Como ao empaste das fecundas tintas,
A natureza e a luz na tela fulgem,
Assim fulgia o ondulado aspeto
De Condene floresta, e pouco a pouco,
Ao sorriso das auras fugitivas,
No ar se abriam graciosas palmas,
Como guerreiros de emplumados elmos,
Vindo à plaga a festejar as naves.
Com o prumo na mão, sondando a costa,
Entrou numa abra que no fundo tinha
Surgidouro seguro. Manda o chefe
A manobra de paz! e a um tempo viu-se
Cair o pano, atravessar a frota,
Morder o ferro a desejada areia.
Os descrentes então se convenceram
De que um homem de Deus vê mais que os outros.
Baixam dos turcos o ligeiro esquife
E o real escaler apendoado.
O prazer, que remoça, agita o Nauta.
Larga o burel da devoção, e o peito
De lúcida couraça veste; cinge
A espada de almirante, e sobre os ombros
Traça um manto escarlate, mimo régio.
Protege a fronte com um brilhante almafre,
De cujo cimo pontiagudo rompe
Trífida palma de recurvas plumas.
Toma o pacto real, feito em Granada,
E o pendão de Isabel, o novo lábaro,
Que há de breve vencer mais que o de Roma.

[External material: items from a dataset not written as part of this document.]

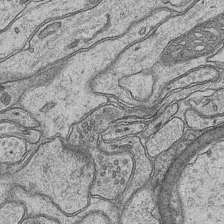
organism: Mouse
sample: CA1 Hippocampus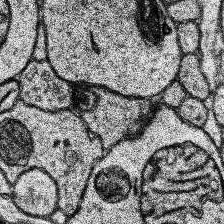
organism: Human
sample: Temporal Lobe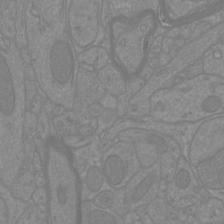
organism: Mouse
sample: Cortical neurons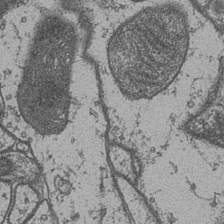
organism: Drosophila
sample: Optic medulla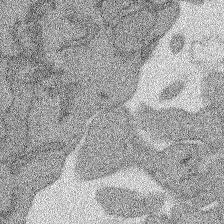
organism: Human
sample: HeLa cells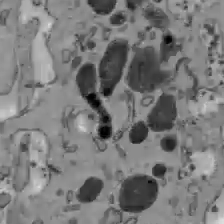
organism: C57BL Mouse
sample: Liver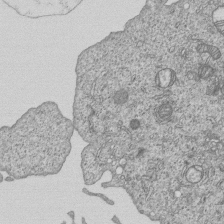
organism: Human
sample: MDA-MB-231 cells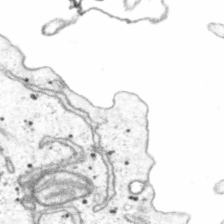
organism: Human
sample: HeLa cells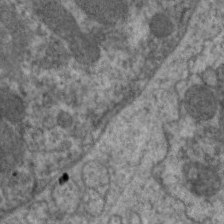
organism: C. elegans
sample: Pharynx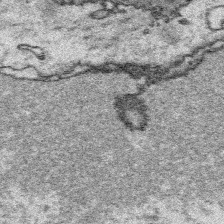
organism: Platynereis dumerilii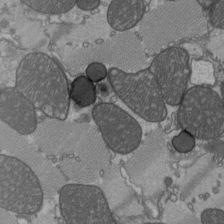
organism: C57BL Mouse
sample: Heart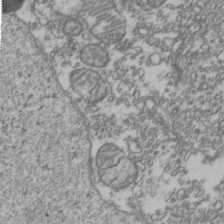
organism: Human
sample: Activated Jurkat CD4+ T cells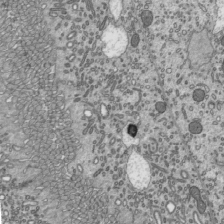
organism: Mouse
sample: Mouse epididymis efferent ductule cilia

Descem com ele os empregados régios,
E os Pinzões, a quem dera a honra e guarda
Do estandarte real. Acena ao mestre:
Alam as prontas, vogas à ribeira;
Qual amplexo de amor, todos sentiram
O doce abalo do encontrão da praia.
De um salto juvenil pisa Colombo
A nova terra, e, com seguro braço,
A bandeira real, no solo planta.
Beija a plaga almejada, ledo chora:
Foi geral a emoção! Disse o silêncio
Na mudez respeitosa mais que a língua.
Ao céu erguendo os lacrimosos olhos
Na mão sustendo o crucifixo, disse:
"Deus eterno, Senhor onipotente,
A cujo verbo criador o espaço,
Fecundado, soltou o firmamento
O Sol, e a Terra, e os ventos do Oceano,
Bendito sejas, Santo, Santo, Santo!
Sempre bendito em toda parte sejas,
Que se exalte tua alta majestade
Por haver concedido ao servo humilde
O teu nome louvar nestas distâncias.
Permite, ó meu Senhor, que agora mesmo,
Como primícias deste santo empenho,
A teu Filho Divino humilde ofereça
Esta terra e o mundo sempre a chame
Terra de Vera Cruz! E que assim seja!"
Ergue-se, e o laço do estandarte afrouxa:
Sopra o vento, desdobra-o, resplandecem
De um lado a imagem do Cordeiro, e do outro
As armas espanholas. Como assenso
Da divina mansão, esparge a brisa
Um chuveiro de flores sobre a imagem,
Flores não vistas da européia gente!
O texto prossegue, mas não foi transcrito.